SUPPLIED INFORMATION »
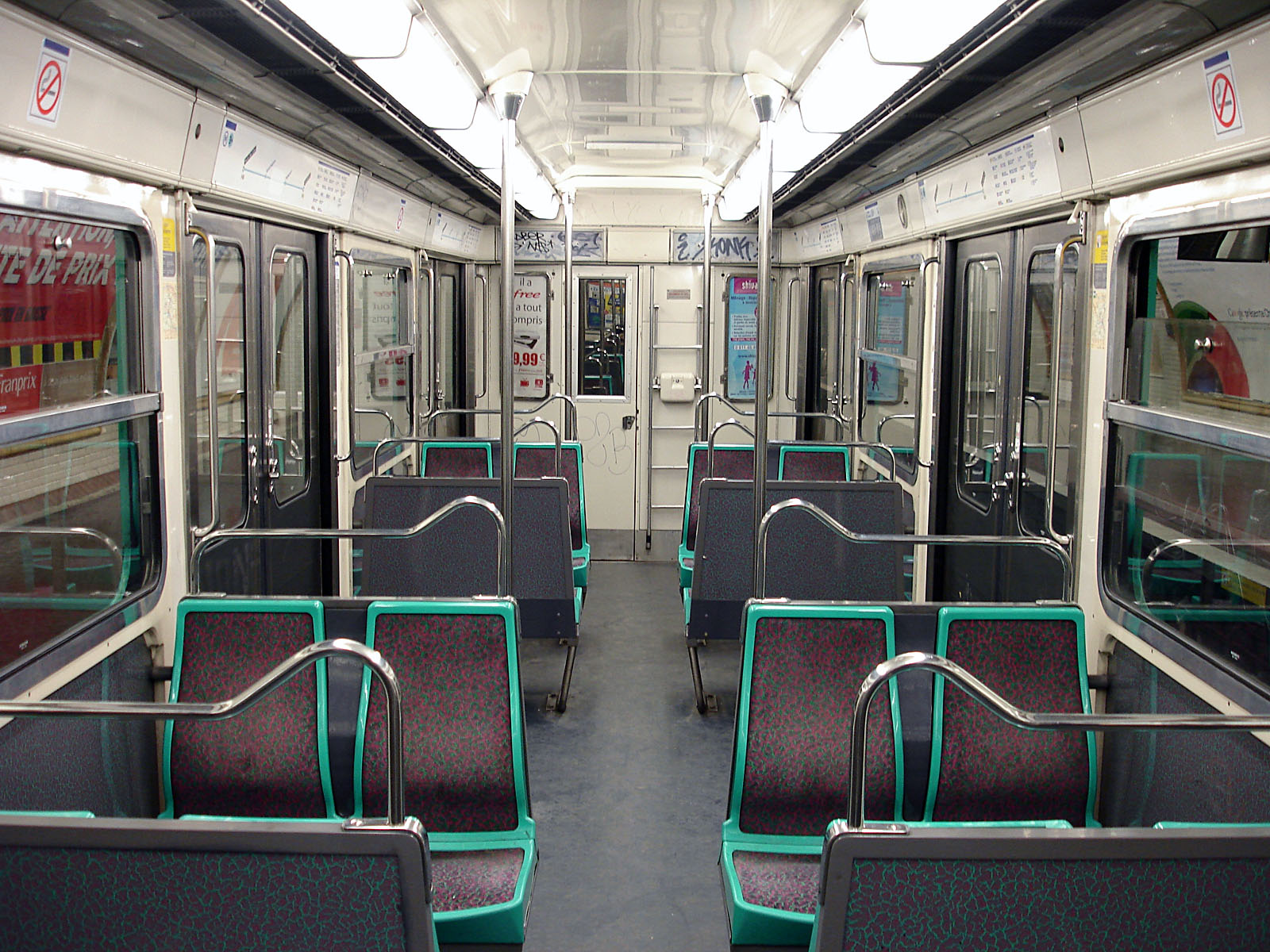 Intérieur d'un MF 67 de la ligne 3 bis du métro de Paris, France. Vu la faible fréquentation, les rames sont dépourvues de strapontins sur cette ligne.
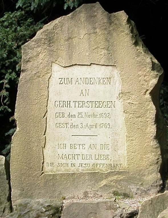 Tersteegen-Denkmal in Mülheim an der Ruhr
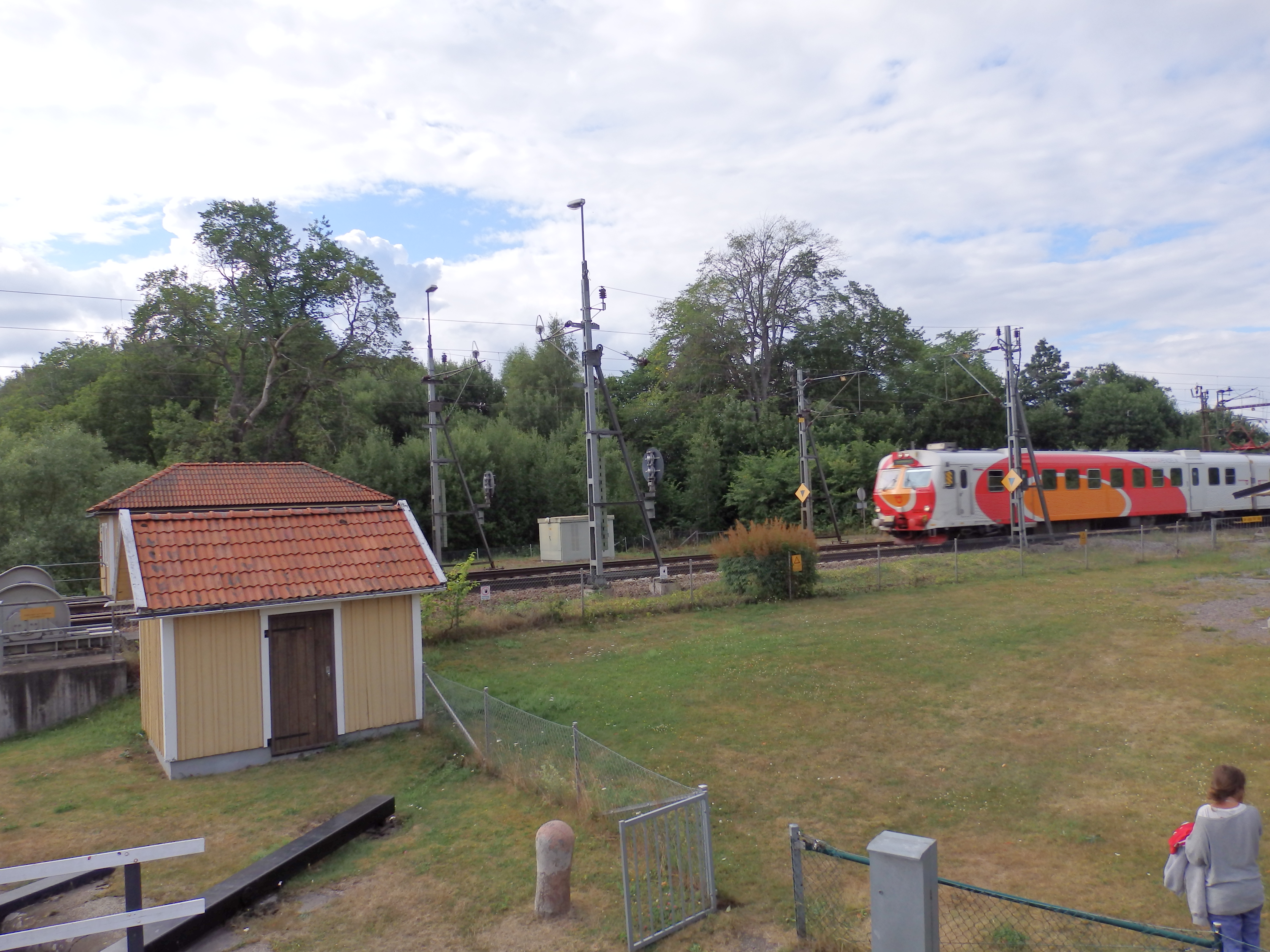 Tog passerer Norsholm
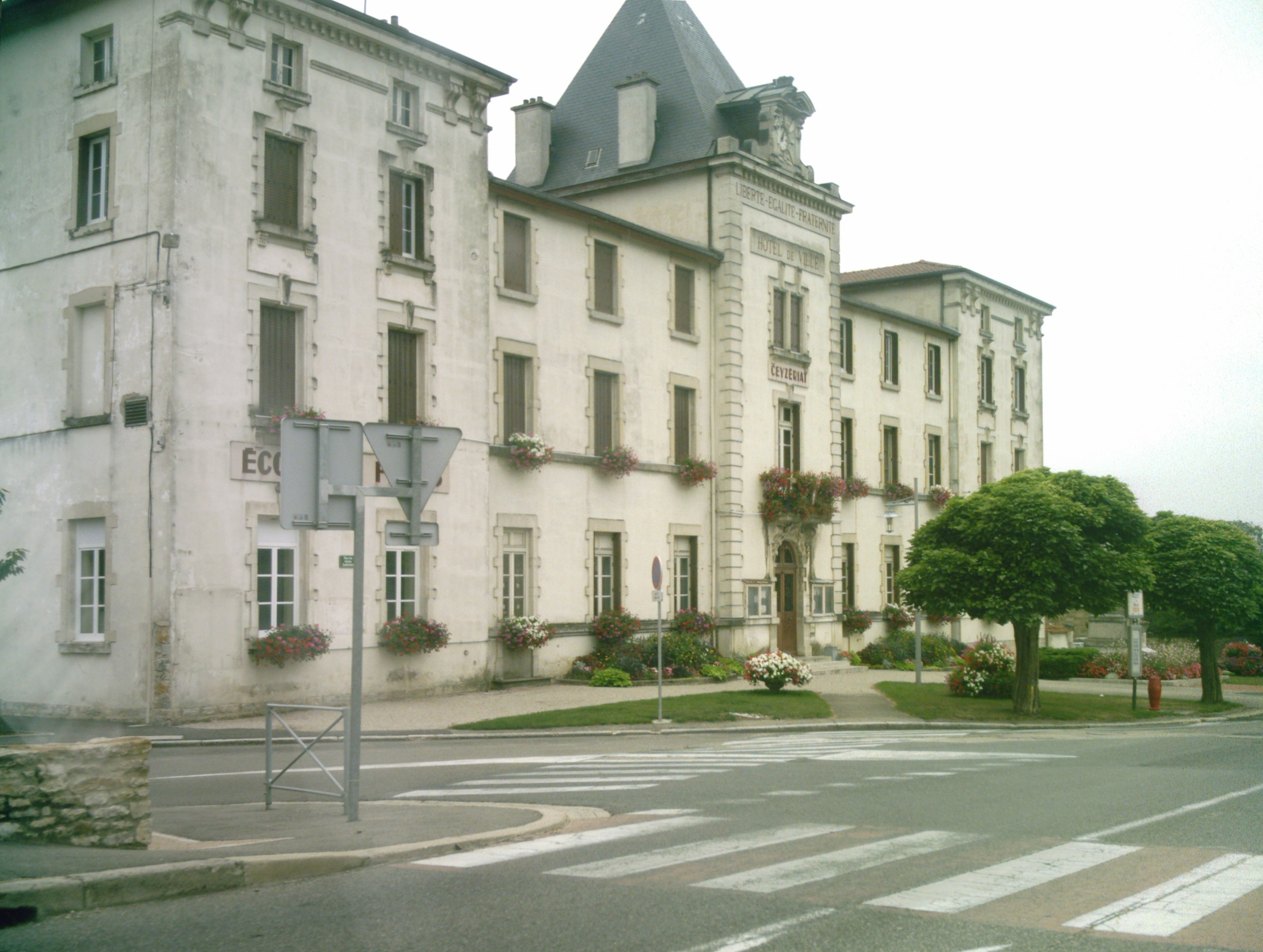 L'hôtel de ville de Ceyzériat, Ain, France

PROMPT »
Each line of the data is to be duplicated exactly; pictures stay out of the copy.

WRITTEN REPLY »
 Intérieur d'un MF 67 de la ligne 3 bis du métro de Paris, France. Vu la faible fréquentation, les rames sont dépourvues de strapontins sur cette ligne.
 Tersteegen-Denkmal in Mülheim an der Ruhr
 Tog passerer Norsholm
 L'hôtel de ville de Ceyzériat, Ain, France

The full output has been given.